Here's my test program in Compiler Explorer using clang.
And here is the same program in OnlineGDB using gcc.
The sizeof(_16Bytes)
is 16 as expected, however offsetof(Test, test)
is 12 because the compiler decided to pack it right after _16Bytes::_4bytes
.
This actually makes perfect sense to me, based on standard packing rules, assuming that struct Test : _16Bytes
turns into the equivalent of this:
struct Test
{
uint64_t _8bytes; // inherited from `struct _8Bytes`
uint32_t _4bytes; // inherited from `struct _16Bytes`
uint8_t test; // directly part of `struct Test`
};
That's because this struct is naturally packed since it is arranged in order of largest to smallest data type. The uint64_t
requires 8-byte alignment, and already has it, the uint32_t
requires 4-byte alignment, and already has it, and the uint8_t
requires 1-byte alignment, and already has it. Therefore, the only padding required gets added to the very end, like this:
struct Test
{
uint64_t _8bytes;
uint32_t _4bytes;
uint8_t test;
// 3 bytes of padding to force 8-byte alignment of the whole struct
}; // struct is 16 bytes total
So, I expect sizeof(_16Bytes)
to be 16, and offsetof(Test, test)
to be 12.
However, it is a faulty assumption to assume that struct Test : _16Bytes
turns into the struct above. Actually, this is undefined behavior apparently when the struct inherits from another class or struct. clang shows this invalid-offsetof
warning on Compiler Explorer:
Output of x86-64 clang 13.0.0 (Compiler #1):
<source>:61:44: warning: offset of on non-standard-layout type 'struct Test' [-Winvalid-offsetof]

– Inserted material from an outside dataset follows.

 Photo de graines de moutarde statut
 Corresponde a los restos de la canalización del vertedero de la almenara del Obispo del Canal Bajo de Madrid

printf("offsetof(Test, test) = %lu\n", offsetof(struct Test, test));
...and gcc shows this warning for the same line on OnlineGDB:
main.cpp:61:53: warning: offsetof within non-standard-layout type ‘Test’ is undefined [-Winvalid-offsetof]
printf("offsetof(Test, test) = %lu\n", offsetof(struct Test, test));
The gcc
output makes it more clear: "offsetof within non-standard-layout type ‘Test’ is undefined".
Note: clang, by design, tries to be gcc-compatible. See here: https://clang.llvm.org/ --> End User Features --> "GCC compatibility."
You said:
then all the sudden offsetof(Test, test)
is 16. This makes absolutely zero sense to me - can somebody explain what is going on?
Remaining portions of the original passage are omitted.